Her behavior didn't do anything to make him feel better. The girl twitched, her small hands with broken, stubby fingernails diving into her pockets. "I've gotta go."
"Wait, why don't you—" she took off mid-sentence "—come back with me?" Yagura finished sadly. Now what on earth's got her so spooked?
Yagura retrieved his staff, made sure the flower on the end was still firmly attached, strapped it back in, and started down the hill in the direction that the girl had gone. It wasn't like she knew how to hide her trail.

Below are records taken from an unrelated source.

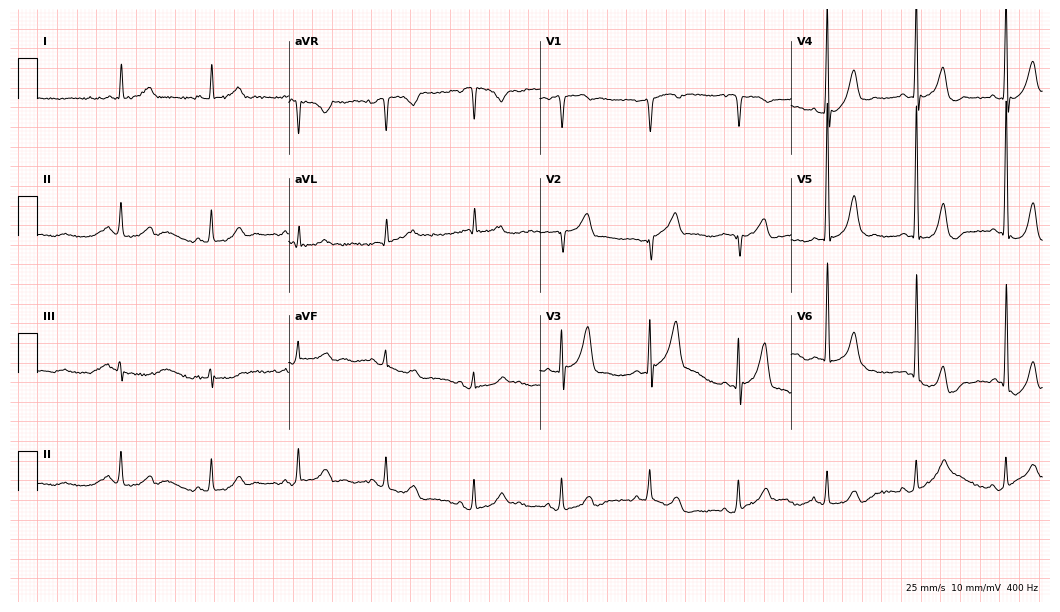
Electrocardiogram, a woman, 75 years old. Of the six screened findings (first-degree AV block, right bundle branch block, left bundle branch block, sinus bradycardia, atrial fibrillation, sinus tachycardia), none is recorded.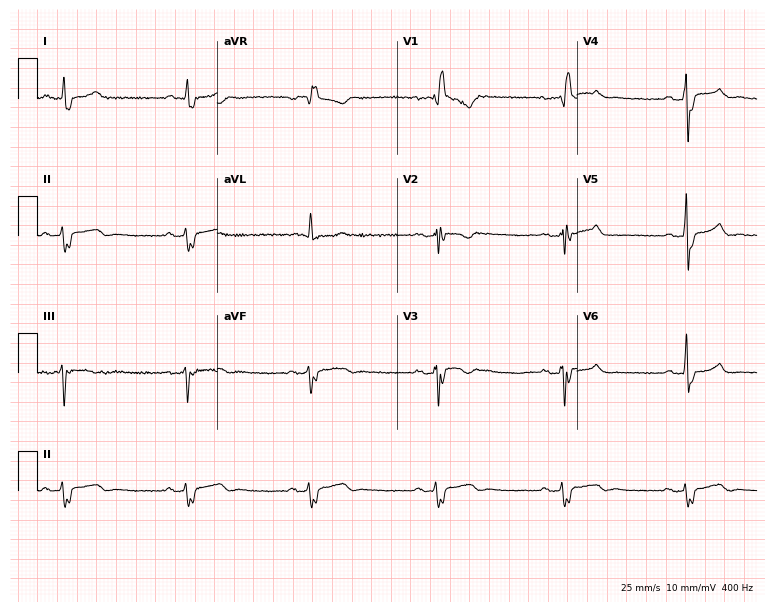
Electrocardiogram, a female, 46 years old. Interpretation includes right bundle branch block, sinus bradycardia (a sinus rate of 50 beats per minute or less).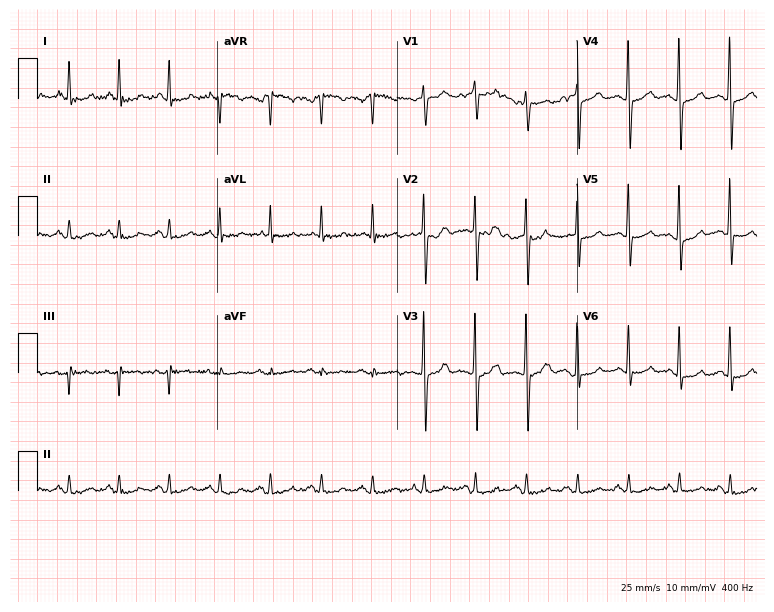
Resting 12-lead electrocardiogram (7.3-second recording at 400 Hz). Patient: a male, 56 years old. The tracing shows sinus tachycardia (a sinus rate of 100 beats per minute or more).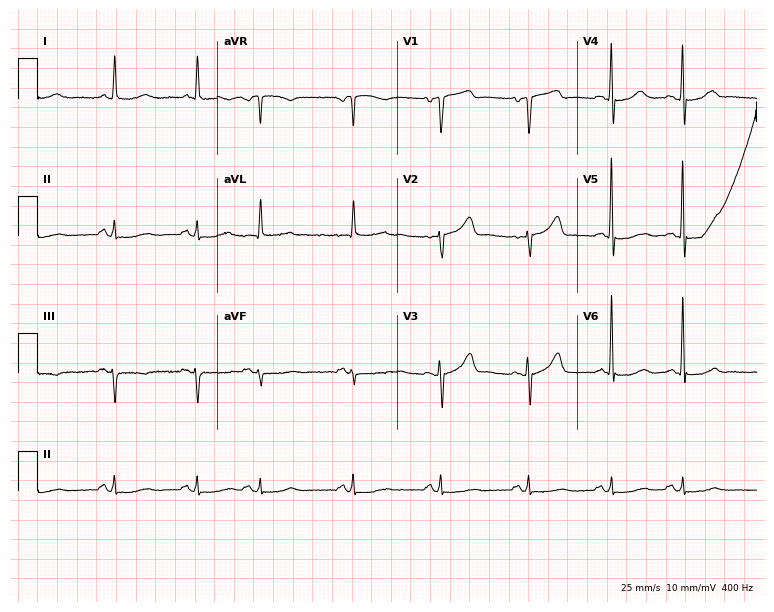
ECG — a woman, 81 years old. Labelled as a normal ECG.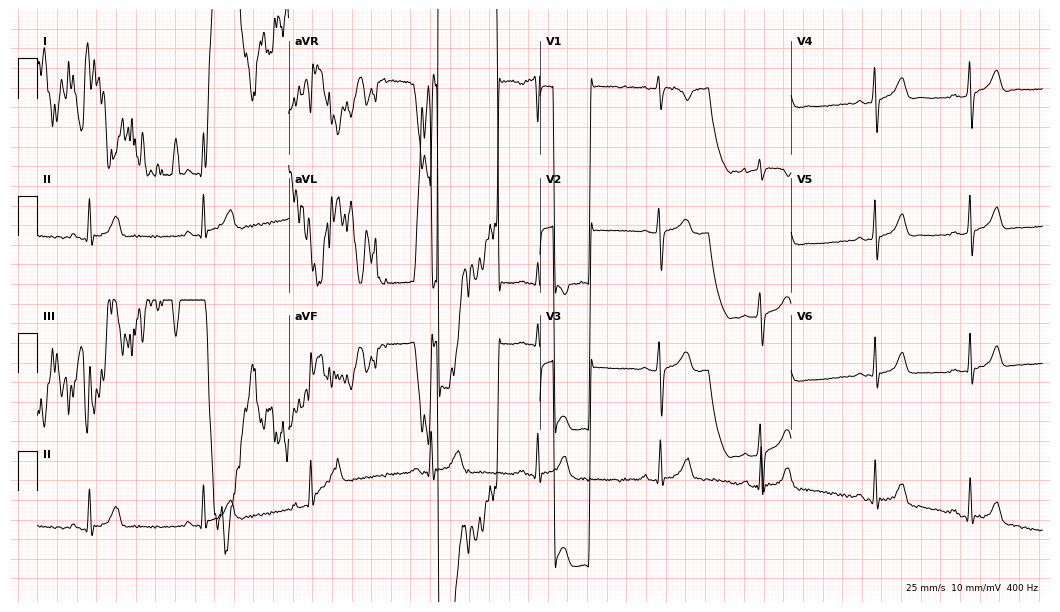
Standard 12-lead ECG recorded from a female, 18 years old. None of these six findings is recorded: first-degree AV block, right bundle branch block (RBBB), left bundle branch block (LBBB), sinus bradycardia, atrial fibrillation (AF), sinus tachycardia. Other findings, if any, are not listed.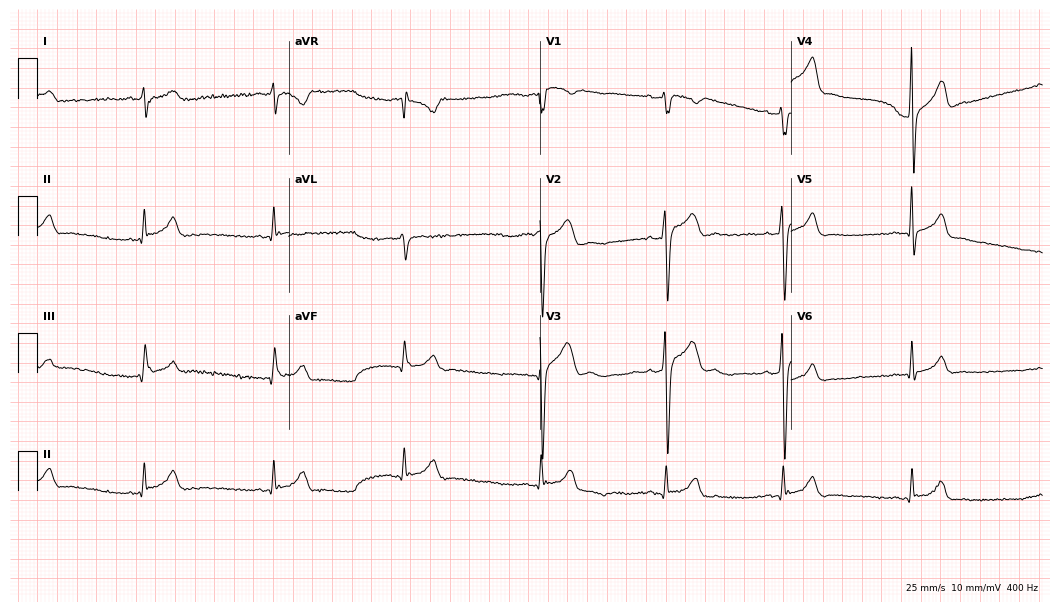
12-lead ECG from a 25-year-old man (10.2-second recording at 400 Hz). No first-degree AV block, right bundle branch block, left bundle branch block, sinus bradycardia, atrial fibrillation or sinus tachycardia recorded for this tracing. Findings outside these six are not listed.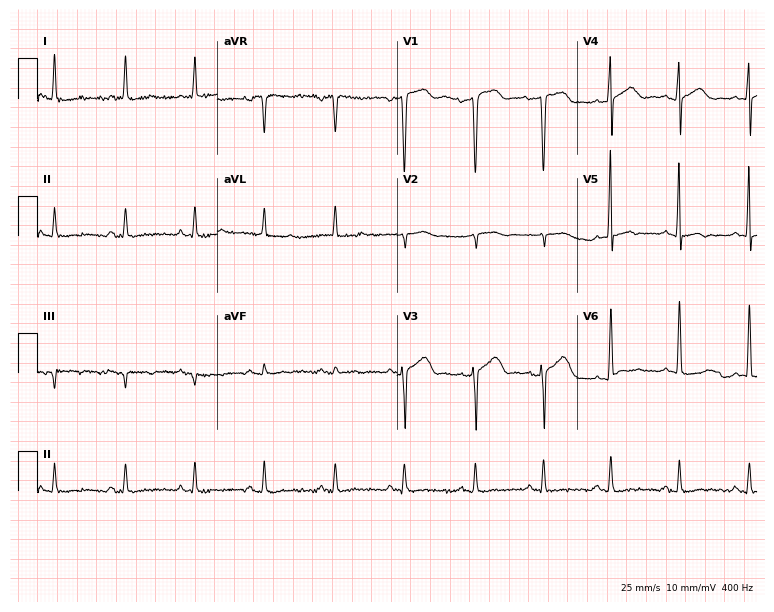
Standard 12-lead ECG recorded from a 77-year-old woman (7.3-second recording at 400 Hz). None of these six findings is recorded: first-degree AV block, right bundle branch block (RBBB), left bundle branch block (LBBB), sinus bradycardia, atrial fibrillation (AF), sinus tachycardia.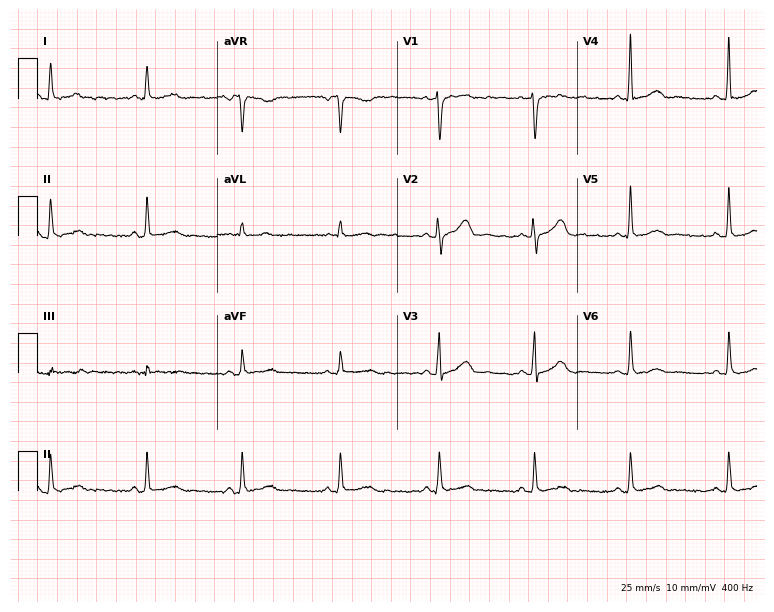
12-lead ECG (7.3-second recording at 400 Hz) from a 55-year-old female patient. Labelled as a normal ECG.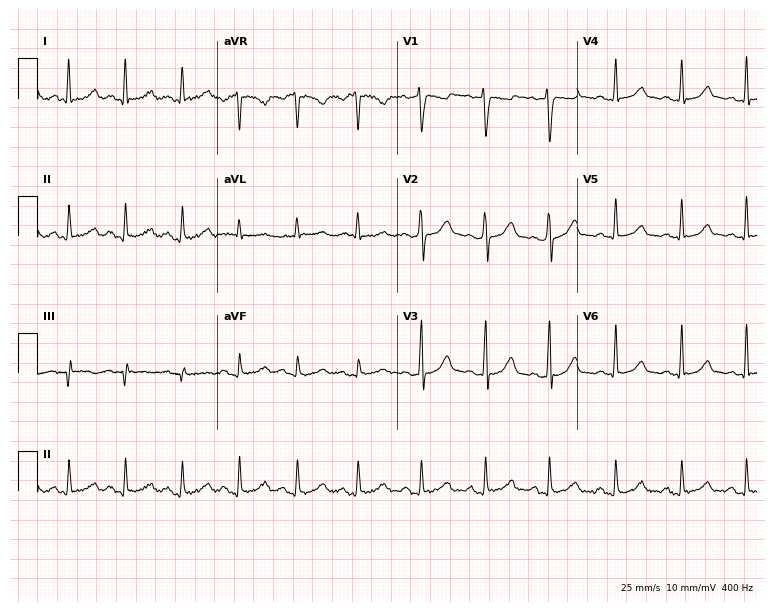
12-lead ECG from a 23-year-old woman (7.3-second recording at 400 Hz). Recorded interpretation: within normal limits.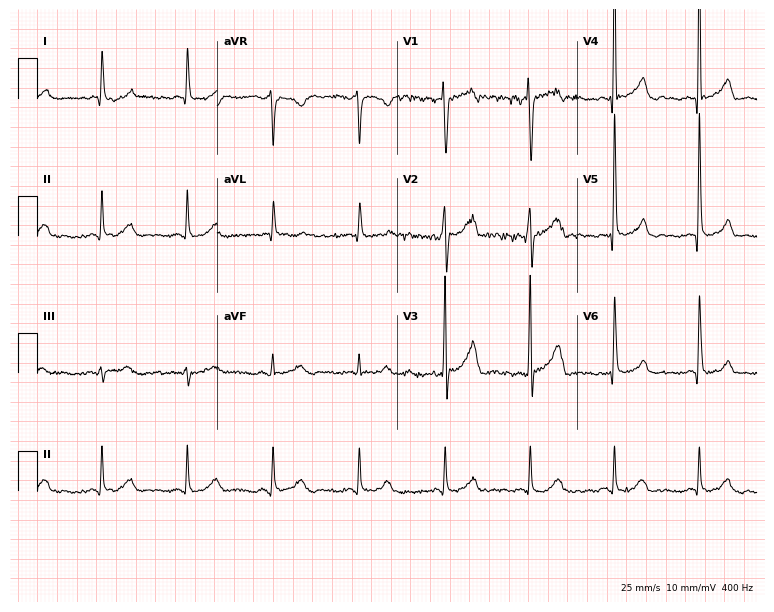
12-lead ECG from a male patient, 61 years old (7.3-second recording at 400 Hz). No first-degree AV block, right bundle branch block (RBBB), left bundle branch block (LBBB), sinus bradycardia, atrial fibrillation (AF) or sinus tachycardia recorded for this tracing. Only these six findings were labelled.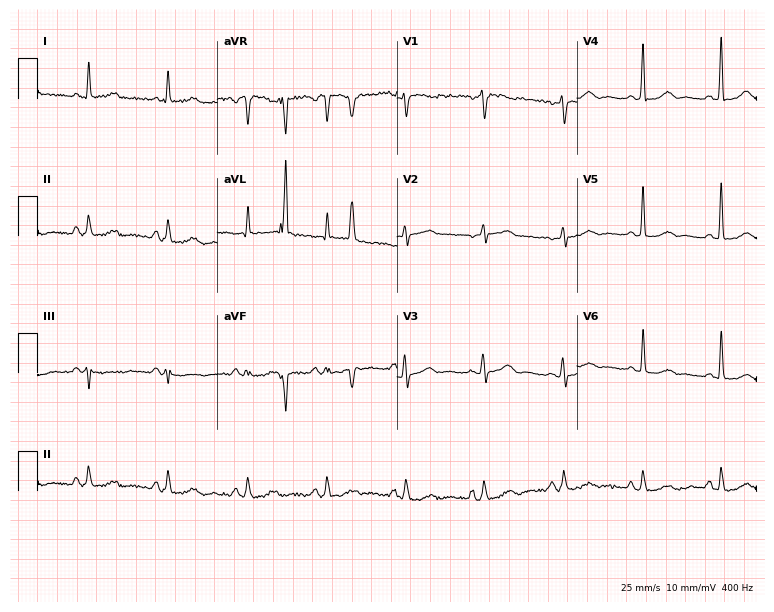
ECG (7.3-second recording at 400 Hz) — a female patient, 66 years old. Screened for six findings — first-degree AV block, right bundle branch block, left bundle branch block, sinus bradycardia, atrial fibrillation, sinus tachycardia — none is recorded.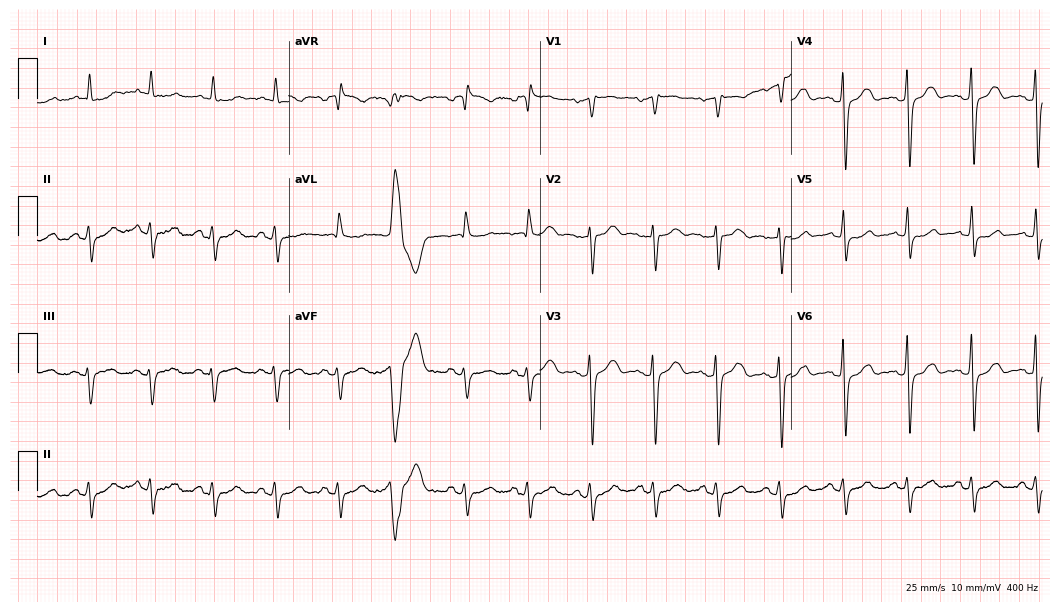
Standard 12-lead ECG recorded from an 83-year-old male (10.2-second recording at 400 Hz). None of these six findings is recorded: first-degree AV block, right bundle branch block (RBBB), left bundle branch block (LBBB), sinus bradycardia, atrial fibrillation (AF), sinus tachycardia. Findings outside these six are not listed.

Mei had been running for days, it seemed like. In reality, it was more likely several hours. Running into that strange-looking man had taken away valuable time, she knew. But for what? Mei thought bitterly. It's not like I have anywhere to go to.
Her small bare feet spluttered over river stones. Mei knew the river was shallow, and she could swim like a fish to begin with.
The river was calm that night, but swollen with rain and deeper than Mei expected. Mei stumbled around the bank, looking for a narrow point that she could use to possibly risk the swim across the river.
But something went wrong, just as it always does.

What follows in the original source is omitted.